-------- Raw data

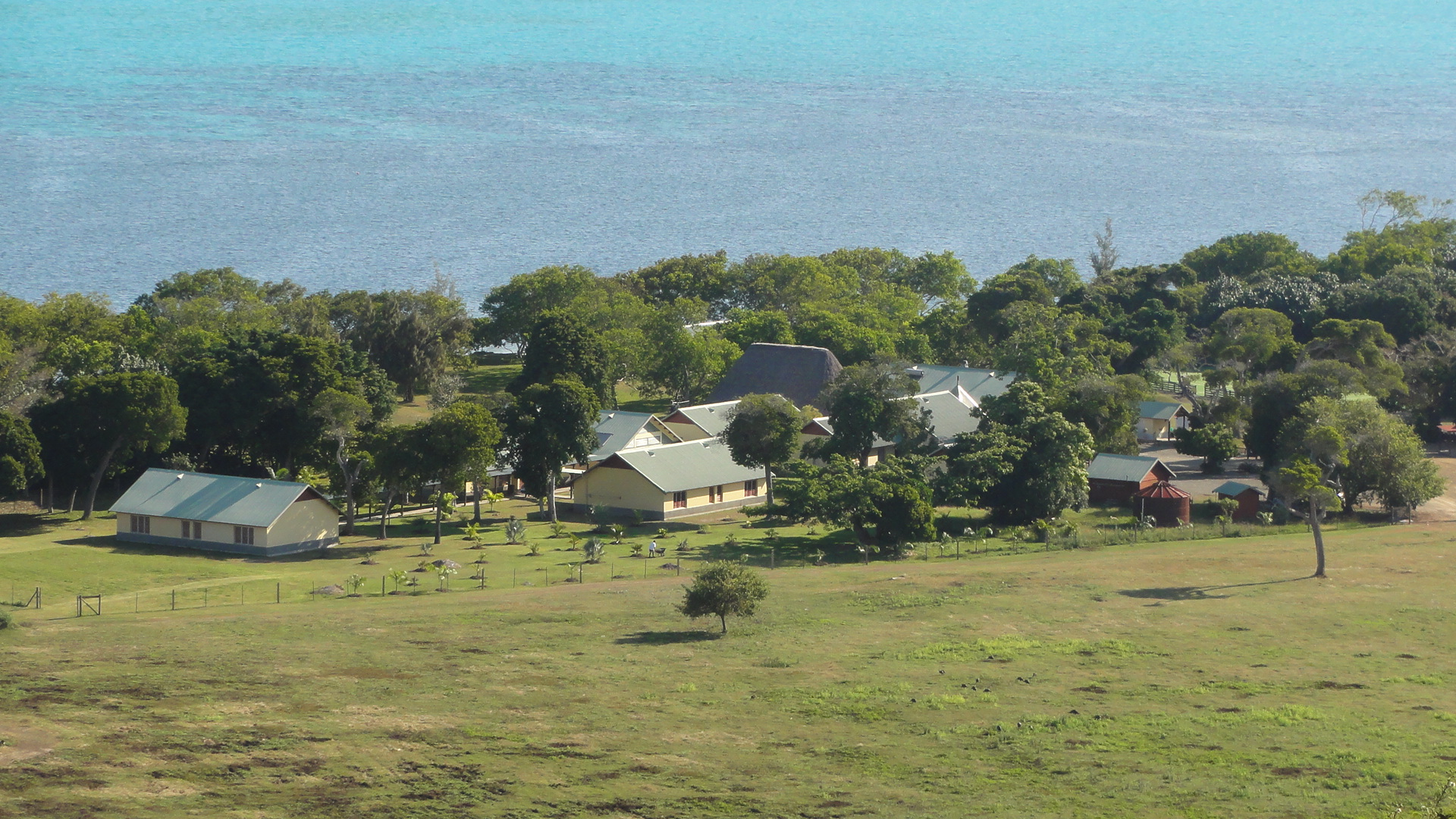 C.a.p. de Poé
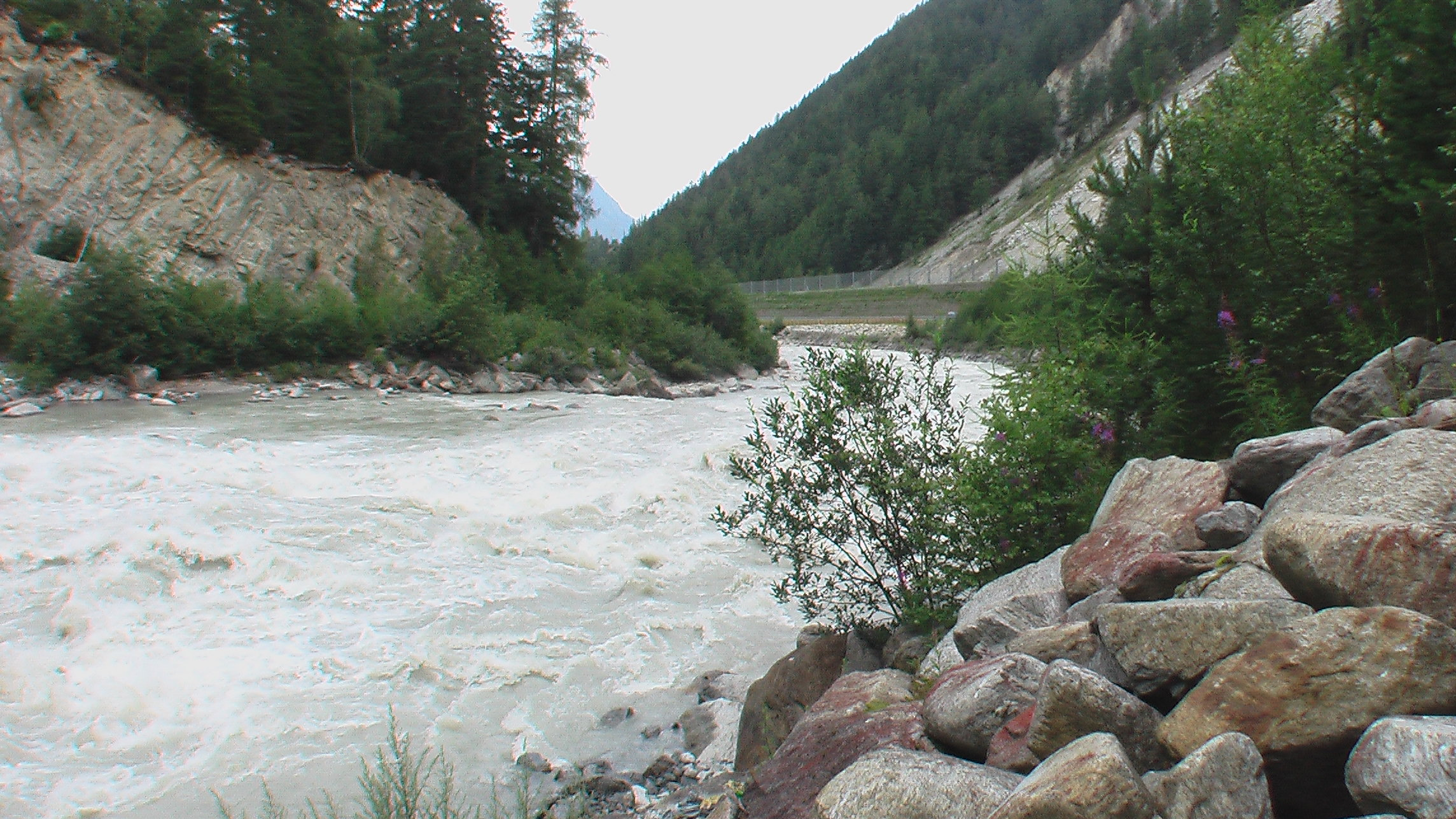 KofelsÖtztalerAche
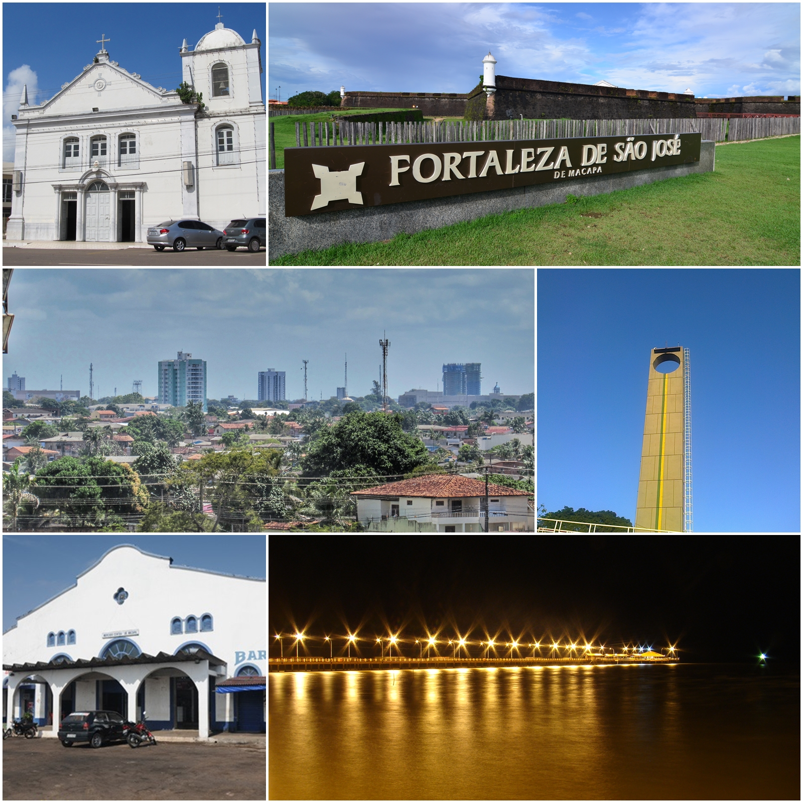 Montagem de Macapá.

----------------

▶ [Task requirements]: Without including the pictures, copy all of the data exactly.

▶ [Written solution]:
 C.a.p. de Poé
 KofelsÖtztalerAche
 Montagem de Macapá.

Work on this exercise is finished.